Final answer:
The final temperature of the mixed water is determined by setting the heat lost by the warmer water equal to the heat gained by the cooler water using the specific heat formula q=mcΔT, and solving for the final temperature, resulting in (75.0 g × 77.0°C + 100.0 g × 21.0°C) / (75.0 g + 100.0 g).
Step-by-step explanation:
To calculate the final temperature of mixed water, we must apply the principle of conservation of energy, specifically the concept of thermal equilibrium. The heat lost by the warmer water (75.0 g at 77.0°C) must be equal to the heat gained by the cooler water (100.0 g at 21.0°C) when they reach thermal equilibrium.
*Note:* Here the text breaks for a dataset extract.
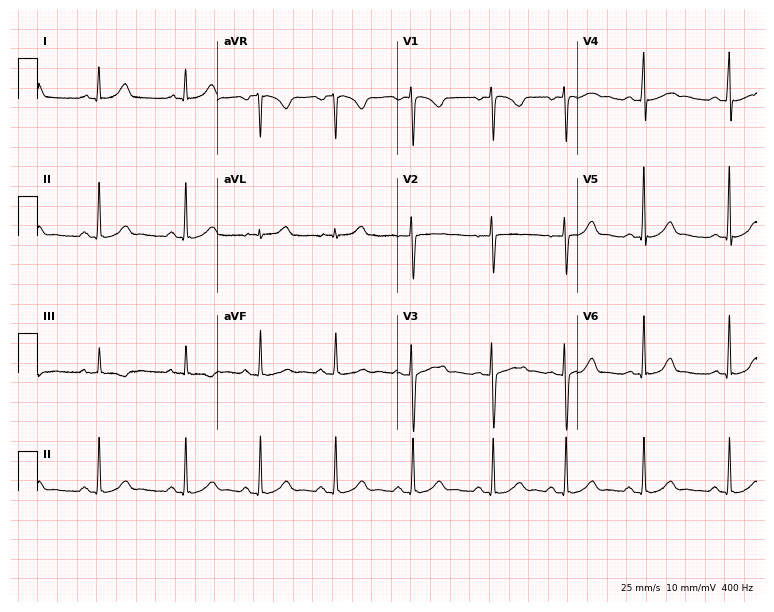
12-lead ECG from a 20-year-old female patient (7.3-second recording at 400 Hz). Recorded interpretation: within normal limits.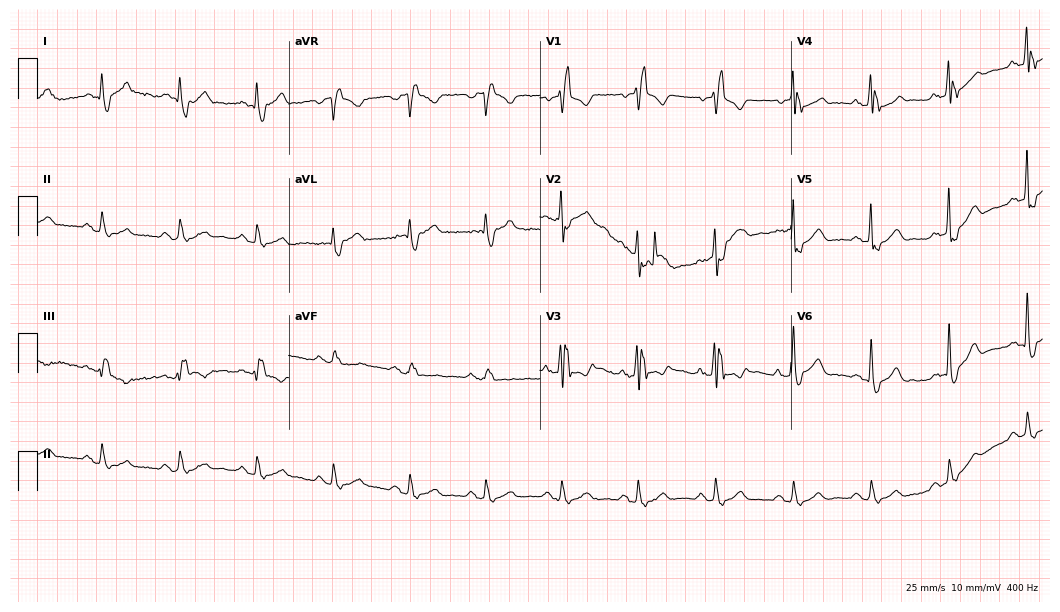
Standard 12-lead ECG recorded from a male, 79 years old. The tracing shows right bundle branch block.

To compute this, we can use the formula q = mcΔT, where q is the heat absorbed or released, m is the mass of the water, c is the specific heat capacity of water (approximately 4.18 J/g°C), and ΔT is the change in temperature. Since the specific heat of water is constant, we can set the heat lost by the hot water equal to the heat gained by the cold water and solve for the final temperature.
The equation for the heat lost by the warm water is: q₁ = m₁c(Τ₂ - T₀). The equation for the heat gained by the cooler water is: q₂ = m₂c(T₀ - Τ₁). We set q₁ to be equal to q₂ and solve for the final temperature, T₀. After canceling out common factors and rearranging, the equation becomes: T₀ = (m₁Τ₂ + m₂Τ₁) / (m₁ + m₂). Plugging in the values, we get T₀ = (75.0 g × 77.0°C + 100.0 g × 21.0°C) / (75.0 g + 100.0 g), which results in a final temperature that can then be calculated.